Durov mengecam tindakan negaranya dengan mengatakan dampaknya bahwa pemerintah Rusia telah mempercayakan urusan komunikasi pejabat Rusia dengan orang-orang terdekatnya, termasuk data-data penting mereka, untuk dipindahtangankan ke negara lain yang dikontrol oleh Amerika Serikat, seperti Google Drive atau Apple iCloud.
Di Iran, Telegram tidak sepenuhnya diblokir, tetapi hanya pada layanan panggilan suara karena protes beberapa perusahaan lokal. Di Cina dan Arab Saudi sepenuhnya diblokir dengan alasan keamanan yang sama dengan di Indonesia.
Permintaan maaf Durov lebih menjernihkan persoalan Telegram ini yang juga berdampak pada persoalan politis. Pikiran nakal saya sempat melintas bahwa pemblokiran boleh jadi terkait juga dengan pemanasan menjelang pilkada dan pemilu. Soalnya, Telegram dapat berkontribusi besar dalam menggalang dukungan dengan segala kedigdayaannya.
Ada kemungkinan Telegram bermutasi menjadi lebih digdaya dari saat ini. Saya kira kubu-kubu yang akan bertarung akan menjajal semua kanal media sosial, termasuk menjadikan Telegram sebagai “superkanal” andalan. Pastilah jika ditarik ke ranah politik, banyak lawan yang mencak-mencak karena salah satu peluru kendali pasukan medsos mereka telah dilumpuhkan.
Namun, di luar soal politik dan banyaknya orang yang memaki, menggerutu, mengejek, atau malah mendukung, kejadian ini mengingatkan kita semua akan pentingnya literasi media ditanamkan kepada masyarakat, terutama generasi milenial sebagai benteng yang lebih niscaya dibandingkan pemblokiran. Kreator-kreator konten positif justru harus disiapkan dan dilahirkan sebanyak-banyaknya bersamaan dengan lahirnya pembaca atau penikmat konten yang cerdas secara literasi. Jika perlu bukan hanya kreator konten, melainkan pengembang aplikasi media sosial asli Indonesia juga harus dilahirkan.

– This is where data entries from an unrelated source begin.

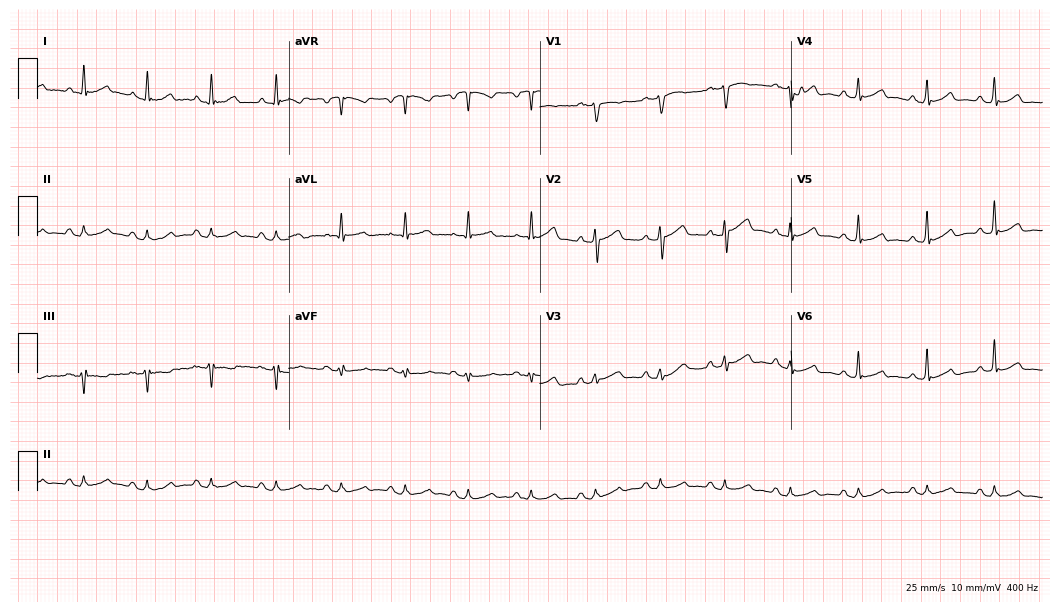
Resting 12-lead electrocardiogram. Patient: a male, 67 years old. Read as a normal ECG.
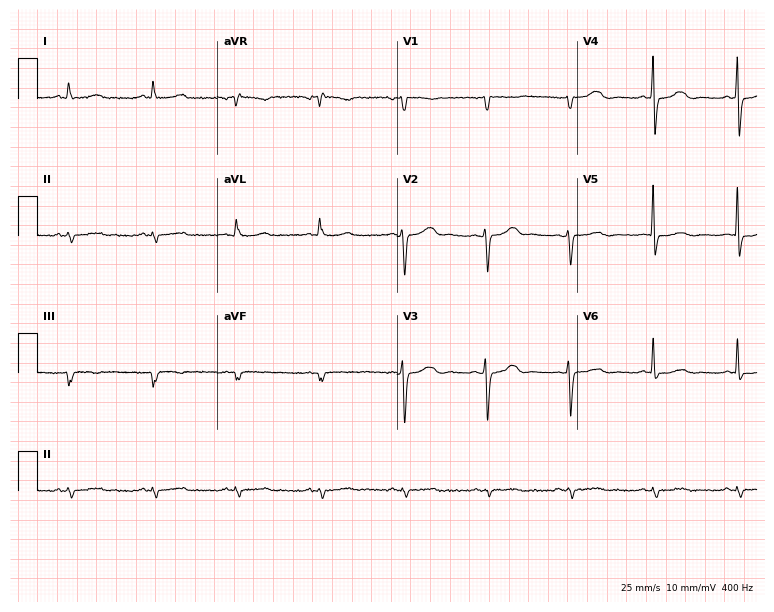
ECG — a 70-year-old female patient. Screened for six findings — first-degree AV block, right bundle branch block (RBBB), left bundle branch block (LBBB), sinus bradycardia, atrial fibrillation (AF), sinus tachycardia — none is recorded. Only these six findings were labelled.
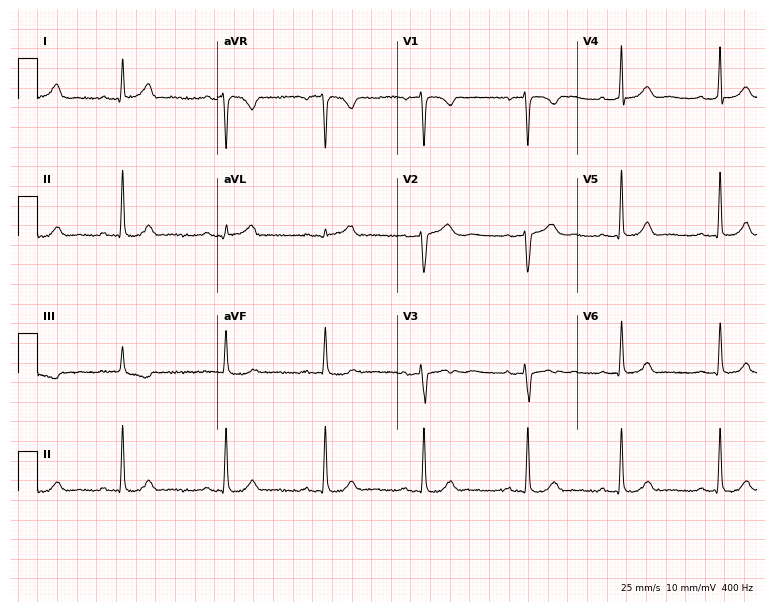
Electrocardiogram (7.3-second recording at 400 Hz), a female patient, 42 years old. Of the six screened findings (first-degree AV block, right bundle branch block, left bundle branch block, sinus bradycardia, atrial fibrillation, sinus tachycardia), none is recorded. Findings outside these six are not listed.
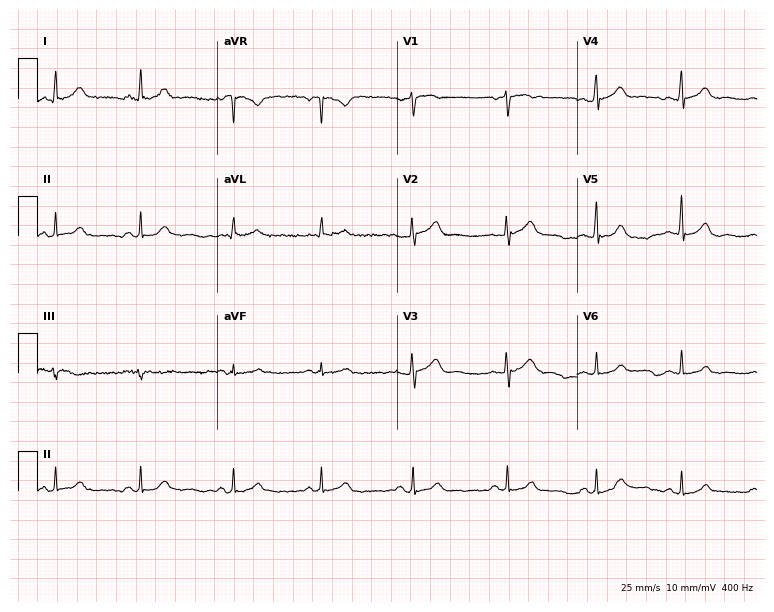
Electrocardiogram (7.3-second recording at 400 Hz), a 42-year-old woman. Of the six screened findings (first-degree AV block, right bundle branch block (RBBB), left bundle branch block (LBBB), sinus bradycardia, atrial fibrillation (AF), sinus tachycardia), none is recorded.
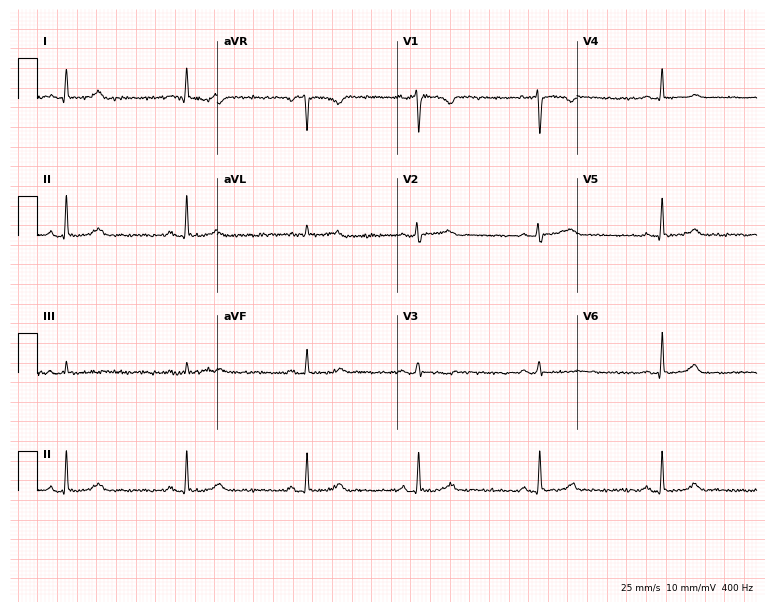
Electrocardiogram, a female patient, 44 years old. Of the six screened findings (first-degree AV block, right bundle branch block, left bundle branch block, sinus bradycardia, atrial fibrillation, sinus tachycardia), none is recorded. Other findings, if any, are not listed.

Soalnya, seberapa hebat pun pemerintah memblokir sebuah media sosial, pasti ada saja “kebocoran” informasi yang tidak dapat ditambal atau dibendung, bahkan ke depan akan muncul lagi aplikasi yang lebih canggih. Disadari atau tidak, kita telah terbawa pada era perang asimetris berbasis teknologi canggih di antaranya melalui media sosial.
Dengan demikian, pemblokiran sejatinya bersifat tidak permanen karena media sosial itu hanya kendaraan, bukan inti pesan. Apalagi, pikiran dan perasaan manusia tidak dapat dihentikan atau dibelenggu dengan pemblokiran/pemberedelan. Justru terkadang hal itu menimbulkan perlawanan yang terus hidup serta berproses sepanjang waktu seperti air mengalir yang terus mencari tempat terendah.

Bambang Trim adalah Pendiri Penulis Pro Indonesia (Penprin). Ia telah berpengalaman 30 tahun di dunia penulisan-penerbitan serta telah menulis lebih dari 250 buku (1994–2023). Ia tercatat sebagai perintis sertifikasi penulis dan editor di Indonesia. Kini, ia menjadi Ketua Umum Perkumpulan Penulis dan Editor Profesional periode 2022–2026. Bambang Trim aktif di Pusat Perbukuan, Kemendikbudristek sebagai narasumber dan anggota Komite Penilaian Buku Teks.